Clinical Researcher—March 2019 (Volume 33, Issue 3)
Esther Wei-Yun Landhuis, PhD
Working out timely and appropriate revenue flows for clinical trials can often prove just as challenging as conducting the study itself. Here are examples of several pitfalls and potential solutions from the perspective of providers and study sites that are trying to keep their financial footing in today’s topsy-turvy clinical research enterprise.
In Search of Clarity
About five years ago, The Ohio State University received a stream of customer service complaints regarding a research study testing cardiovascular imaging. “Patients were calling in saying they got billed for something that was research,” says Jennifer Lanter, MSPH, BSN, RN, CCRC, the university’s director of revenue cycle clinical support and research billing.
The ambiguous language of the consent form likely contributed to the problem. Often these forms “will just say ‘you will not be billed for any research services,’” Lanter says. “Patients don’t know what that means.”
This particular scenario had an additional complication: The study’s principal investigator was also the treating physician. That made it hard for patients to distinguish between services that were part of their clinical care and those done for research purposes, Lanter says. “Patients would come in for an office visit…but they would end up getting billed for it,” she explains. “In the investigator’s mind, this was a standard of care thing. In the patient’s mind, it was research.”
As a result of the incident, the university amended the consent form to clarify which services were part of the research study and which were standard of care. They worked with the research staff to make sure they were explaining the distinction to patients. To rectify the billing situation, they administratively adjusted the charges so they were covered by the provider instead of by the research sponsor, even though the services were still considered standard of care. “So we were out money because the researchers didn’t communicate well,” Lanter says.
Clinical research sites—especially smaller ones without a dedicated finance specialist—can also lose money if they don’t stay on top of their billing and invoicing. Kristi King Etchberger, a corporate executive with expertise in pharmaceutical law, discovered this in 2012 when she was hired to handle billing for several doctors who had gotten in over their heads with a study site they had set up.
The doctors were not using a clinical trials management system (CTMS), and the site had grown to a point where they didn’t have the administrative support to keep up with invoicing. They “were writing checks on Sunday afternoon from their kitchen table,” Etchberger says. “It was not a good use of their time, and they knew that.”
Once she helped the site get a CTMS up and running, staff sifted through volumes of historical and open studies and “found probably a million dollars for these three doctors that were uninvoiced,” Etchberger says.
It’s not surprising; generally, study sites are run by medical professionals who focus on the medicine and the research.

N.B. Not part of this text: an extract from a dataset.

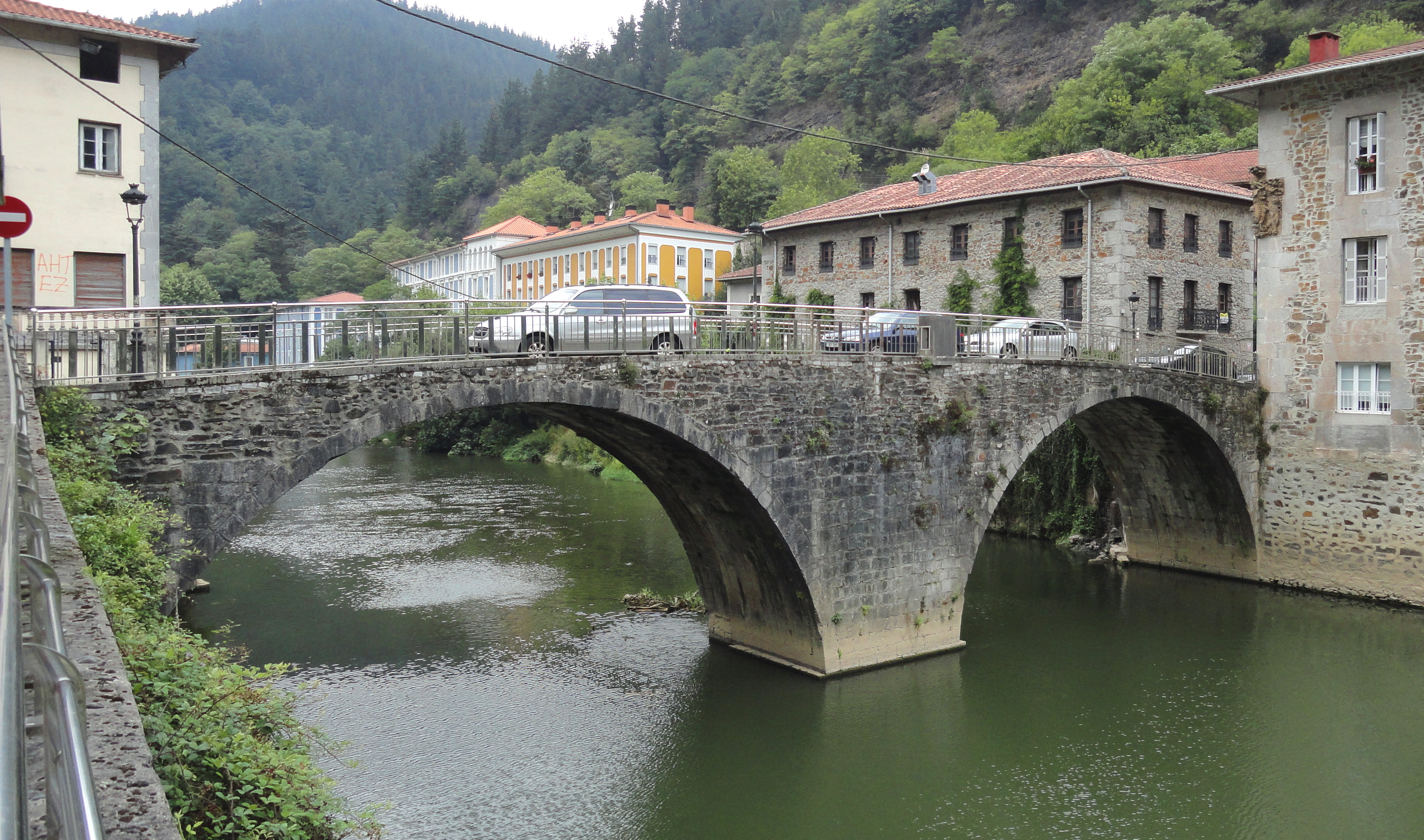 Altzolako zubia
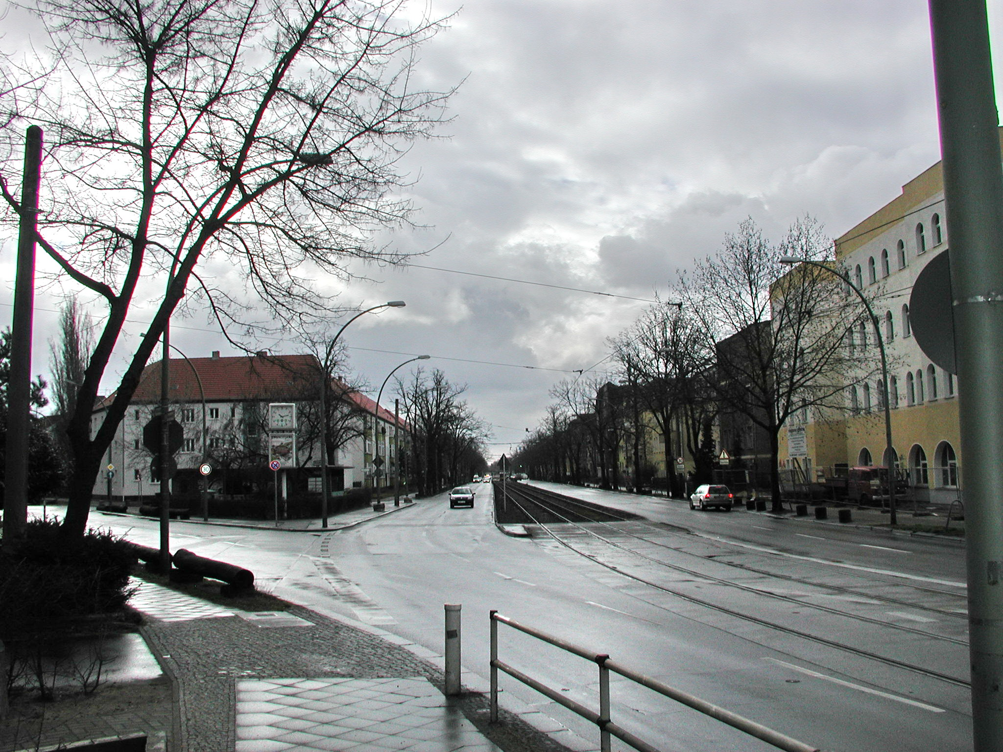 Treskowallee im mittleren Bereich (1)

They’re busy dealing with study sponsors, the U.S. Food and Drug Administration, and contract research organizations over protocols, safety issues, patient recruitment, data handling, and the like. “The research is very demanding—and that is, and should be, their focus,” Etchberger says. “But they also need to get paid for it.”
In 2015, Etchberger helped launch Clinical Research Billing, headquartered in South Florida, to help clinical research sites set up and manage CTMSs, negotiate budgets, and invoice for extras such as screen fails, unscheduled visits, and past-due visits that often don’t get paid if sites do not go after them. Her team works on a contract basis. “We’ve tried to leverage our experience and talents to smaller sites, to give them the advantage of large sites who can hire an expensive finance person,” she says.
Things get really complicated for large hospitals that in-house their research. For each service, staff need to decide if it’s a standard-of-care procedure or a research procedure. “And they have to decide who to bill—you can’t bill the pharmaceutical company for a procedure you’re billing the insurance party for,” says Nikki Couturier, BSRT (T) (CT), CCRC, ACRP-CP, contract and budget manager at IACT Health in Columbus, Ga., which manages a network of study sites.
Making these decisions can be tricky. “Standard of care itself can be subjective,” notes Couturier. “It’s not always laid out in black and white. It changes by region. It changes by physician, by practice, by hospital. So that makes it very confusing.”
The confusion can intensify even further for study sponsors. “You’re doing a study all over the country, and each region can differ based on the local coverage decision policy,” says Kelly Willenberg, DBA, RN, CCRP, CHRC, CHC, of Kelly Willenberg & Associates. Her firm trains people how to look up guidelines and understand what to do with them.
“We step through everything you need to know—how to look up coverage analysis, how to validate it, how to make sure you have documents to defend what you’re going to bill out on a claim,” Willenberg says. “You want the proper payer to pay what they pay on a claim, based on a coverage analysis at the beginning. It’s a huge process to get it right.”
Esther Wei-Yun Landhuis, PhD, is a freelance science writer based in the San Francisco Bay area.